Not that these pesky facts stop Dr Leaf from going on to state that, “As well as changing the brain, another study implies that intentional prayer can even change physical matter. Researchers found that intentional thought for 30 seconds affected laser light.”  To start with, this study [5] that Dr Leaf refers to was nothing to do with Christian prayer, and all to do with Buddhist-type meditation … to use this ‘experiment’ as support for prayer is misleading.  It’s also misleading because the results were essentially the interpretation of the experimenter.  The same experimental design performed by independent laboratories showed no effect of thought on laser light [6] (see also “Dr Caroline Leaf – Where Angels Fear To Tread“).

So intentional thought doesn’t change physical matter, and why should that be any surprise?  Prayer might change things, but the effect of prayer has nothing to do with us.  We don’t change physical matter, only God does, since He created matter in the first place.

Dr Leaf is simply setting up a false premise so she can solve it – ‘You cause brain damage by your toxic thinking, but you can heal your brain damage by your non-toxic thinking’.  But toxic thoughts do not cause brain damage, so there is no brain damage from toxic thinking for prayer to reverse.  The pathetic excuse for ’science’ that Dr Leaf relies on to support her ministry doesn’t show any effect for the power of prayer.  As Christians, the power of prayer is a matter of faith and reliance on the power of God, not our own strength.
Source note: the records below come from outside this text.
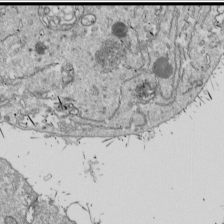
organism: Drosophila
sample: Cell division; meiosis; drosophila spermatocytes
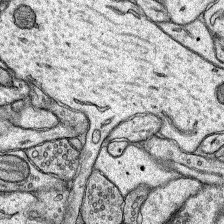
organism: Rat
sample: Hippocampus
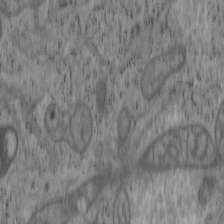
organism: Human
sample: HeLa cells
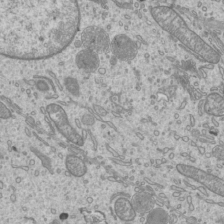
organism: Mouse
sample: Cilia; mouse epididymis

[1]        Desbordes G, Negi LT, Pace TW, Wallace BA, Raison CL, Schwartz EL. Effects of mindful-attention and compassion meditation training on amygdala response to emotional stimuli in an ordinary, non-meditative state. Frontiers in human neuroscience 2012;6:292
[2]        Scholz J, Klein MC, Behrens TE, Johansen-Berg H. Training induces changes in white-matter architecture. Nature neuroscience 2009 Nov;12(11):1370-1.
[3]        Maguire EA, Woollett K, Spiers HJ. London taxi drivers and bus drivers: a structural MRI and neuropsychological analysis. Hippocampus 2006;16(12):1091-101.
[4]        Hagemann G, Ugur T, Schleussner E, et al. Changes in brain size during the menstrual cycle. PloS one 2011 Feb 04;6(2):e14655.
[5]        Radin D. Testing nonlocal observation as a source of intuitive knowledge. Explore: The Journal of Science and Healing 2008;4(1):25-35.
[6]        Alcock JE, Burns J, Freeman A. Psi wars: Getting to grips with the paranormal: Imprint Academic Charlottesville, VA, 2003.